Following is the start of a table to show the grammar tokens that have
action methods and their resulting `.ast` values.

| Actions method           | `made` (`ast`) value 
| ---                      | ---            
| pod_textcontent          | 
| pod_block:sym\<delimited> | QAST node [instance of Pod::Heading] 
| pod_block:sym\<delimited> | QAST node [instance of Pod::Item] 
| pod_block:sym\<delimited> | QAST node [instance of Pod::Defn] 
| pod_block:sym\<delimited> | QAST node [instance of Pod::Block::Named] 
| pod_content:sym\<block>   | $<pod_block>.ast;
| pod_content_toplevel     | $<pod_block>.ast

## :numbered aliasing

S26 allows for the '#' character (Unicode name **NUMBER SIGN**), as
the first word in a block, to turn on the **:numbered** %config key;
in that case the '#' will be removed from the data.  The user can
allow a '#' to be recognized as data by either (1) setting the %config
numbered key to false, typically with the **:!numbered** form, or (2)
using the **V** formatting code around the '#' in the data like this:
**V<#>**.

Proper handling of this feature requires changing the block's %config
hash after the block data have been parsed or possibly changing the
parsing of the first block data word due to the presence of
**:!numbered** in the %config hash.

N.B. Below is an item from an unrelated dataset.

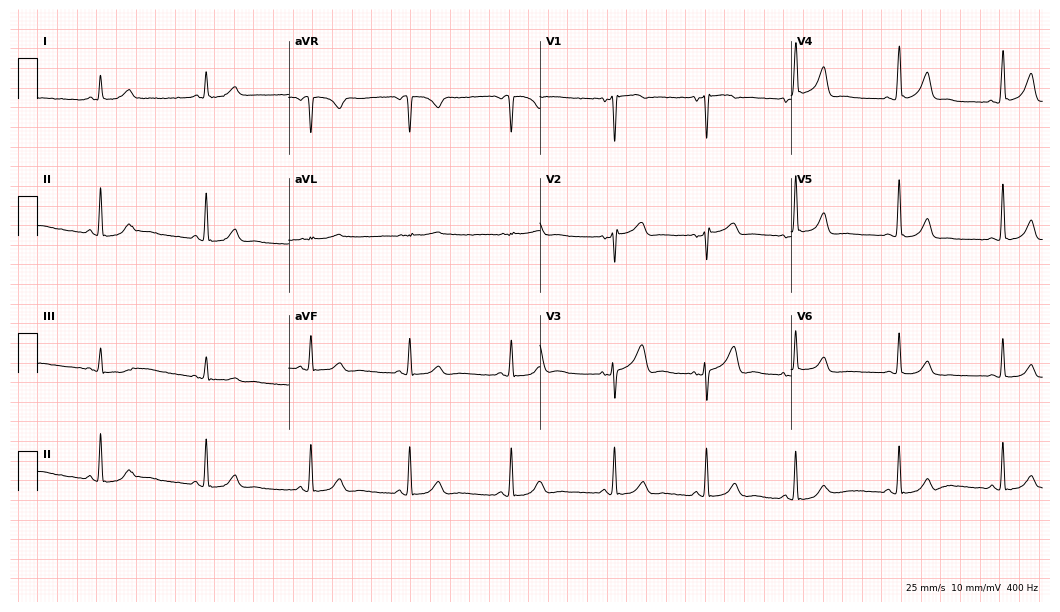
12-lead ECG from a woman, 42 years old (10.2-second recording at 400 Hz). Recorded interpretation: within normal limits.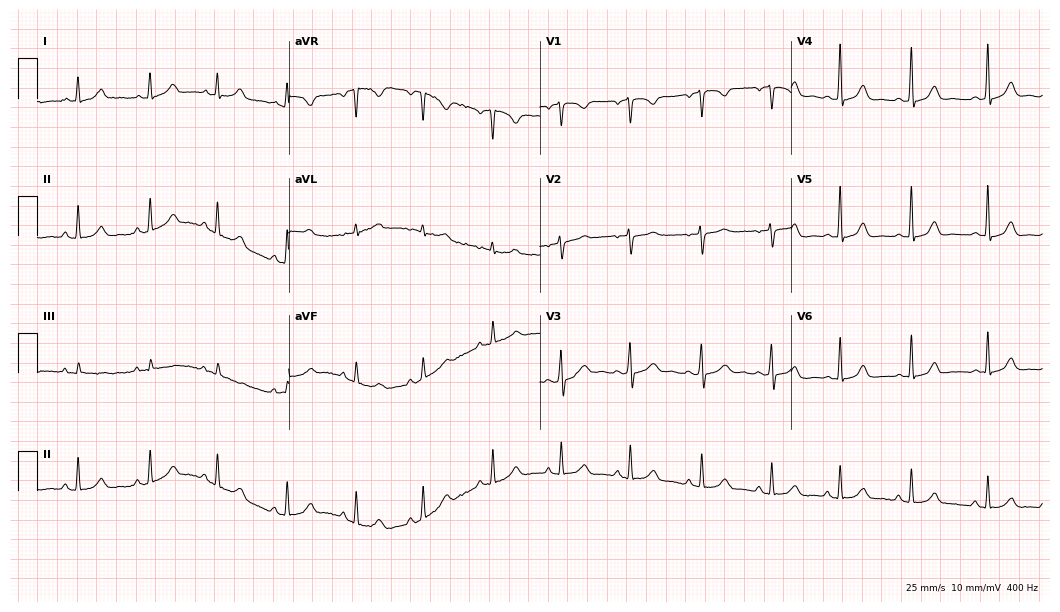
ECG — a female, 32 years old. Labelled as a normal ECG.

Another problem is how to handle
duplicate or incompatible %config keys and values.

The easiest case to handle is the abbreviated block which cannot have
explicit %config data and for which the :numbered alias is most
useful. Examples of the abbreviated blocks most likely to use this
option are the **=item**, **=head**, and **=defn** types.

The '#' turns on the **:numbered** configuration in all these cases:

```
=item # foo bar

=item #
foo bar

=item
#
foo bar
```

Following are examples of situations in other block types that are
not good practice but have to be handled gracefully:

```
=for para :!numbered
# foo bar
```

The **:!numbered** is interpreted to mean accepting the '#' as part of
block data.

```
=for para :numbered
# foo bar
```

The '#' means the same as the **:numbered** option: the renderer
should number the paragraph and the two **:numbered** keys (one
explict and one implicit) are redundant.